Hello, I've been using rclone for many years, but this is my first time on the forums. I apologize if this has already been requested.
Problem: Gdrive API limits prevent mass transferring of many small files. This limit is not noticed on large files as they take a while to transfer anyway.
I am hoping for a flag to set the max file size that VFS caches long-term, or set alternative cache times for differing size files. This way, the cache can be solely dedicated to small files, creating an overall better experience.
For example, if I can limit VFS to only cache files below 10MB, my cache will fill up much slower without impacting performance on large files much.
There is also another thread I can't find about using a different strategy for caching based on other parameters other than just least recently used.
I have a nice paper somewhere about a a better strategy, but there is an overview here of lots of different policies: Cache replacement policies - Wikipedia . Currently rclone uses LRU
I think him and I definitely had the same purpose, except he stated it a lot more eloquently than me
The --vfs-cache-file-max-size and vfs-cache-file-min-size sounds like a great idea to me.
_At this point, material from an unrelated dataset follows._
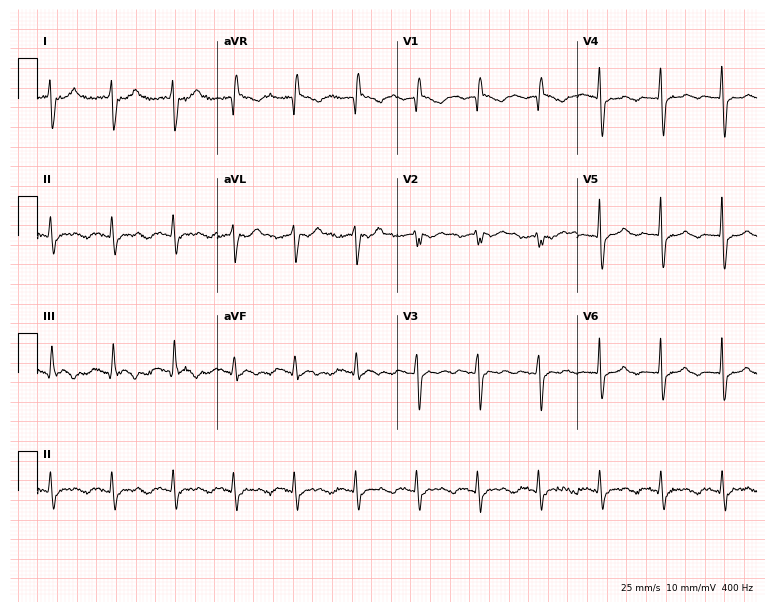
Standard 12-lead ECG recorded from a 45-year-old female patient (7.3-second recording at 400 Hz). None of these six findings is recorded: first-degree AV block, right bundle branch block (RBBB), left bundle branch block (LBBB), sinus bradycardia, atrial fibrillation (AF), sinus tachycardia. Only these six findings were labelled.
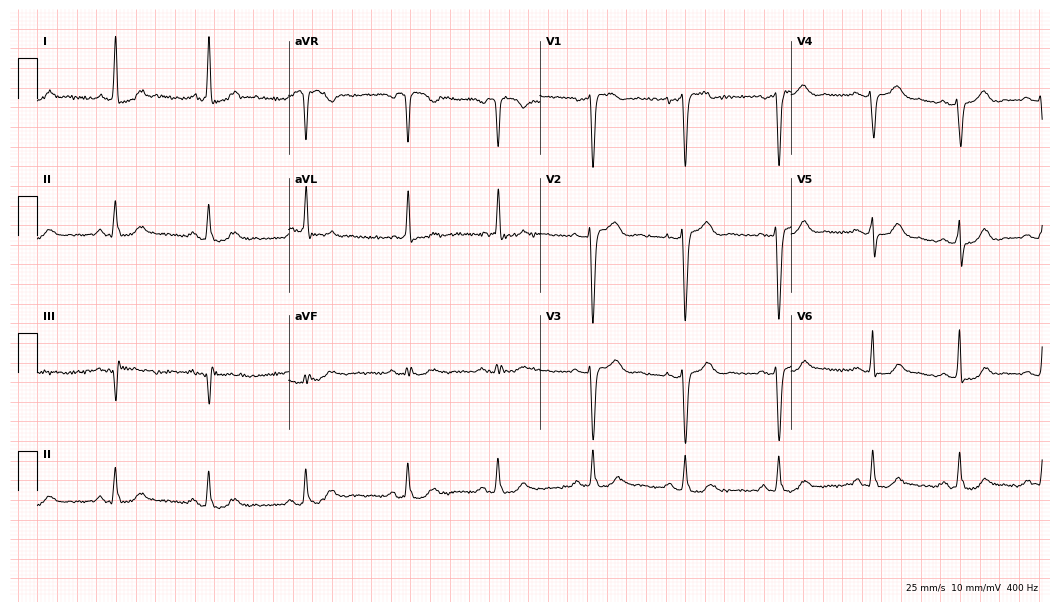
ECG — a woman, 57 years old. Screened for six findings — first-degree AV block, right bundle branch block, left bundle branch block, sinus bradycardia, atrial fibrillation, sinus tachycardia — none is recorded. Only these six findings were labelled.

I think different caching algorithms are a lot more complex than this though (unless there was a term for this specific purpose). LRU is fine; I am just attempting to solve the issue with gdrive API limits on many small files.
I hope others see the potential of this, unfortunately I am not much of a programmer, or I would solve it myself. If there is some sort of bounty I would definitely financially contribute for such a feature.
No apologies necessary! Any topic is fair game on the forum
I found the paper I was talking about: "LRU-SP: A Size-Adjusted and Popularity-Aware LRU Replacement Algorithm for Web Caching"
This paper presents LRU-SP, a size-adjusted and
popularity-aware extension to Least Recently Used (LRU)
for caching web objects. The standard LRU, focusing on
recently used and equal sized objects, is not suitable for
the web context because web objects vary dramatically in
size and the recently accessed objects may possibly differ
from popular ones. LRU-SP is built on two LRU exten-
sions, namely Size-Adjusted LRU and Segmented LRU. As
LRU-SP differentiates object size and access frequency, it
can achieve higher hit rates and byte hit rates. Further-
more, an efficient implementation scheme is developed and
trace-driven simulations are performed to compare LRU-
SP against Size-Adjusted LRU, Segmented LRU and LRV
caching algorithms
The basic idea is to give each object in the cache a score
nref / (size * delta_t)
where nref is the number of times the object has been referenced, size is its size in bytes and delta_t is the time since it was last accessed.
Imagine calculating that for all objects in the cache then throwing away the one with the smallest value (nearest to 0). This will mean that older files, larger files will be discarded in preference over newer and smaller files and files with fewer references will be discarded in preference to files with lots of references.
I think this does exactly what you want without having to have knobs to tune on the cache.
This turned out not to be very hard to implement, so I've given it a go. Have a go with this - it implements LRU-SP so will prioritise keeping smaller files and more often accessed files.
I did some initial testing with a small cache. I accessed some pictures first, and then accessed a video over half the size of the total cache (1G). When I exceeded the cache it correctly removed the video and kept the older accessed photos.
I will continue to play around with it of course and test it at a much larger scale over the next couple days, but this is already extremely promising.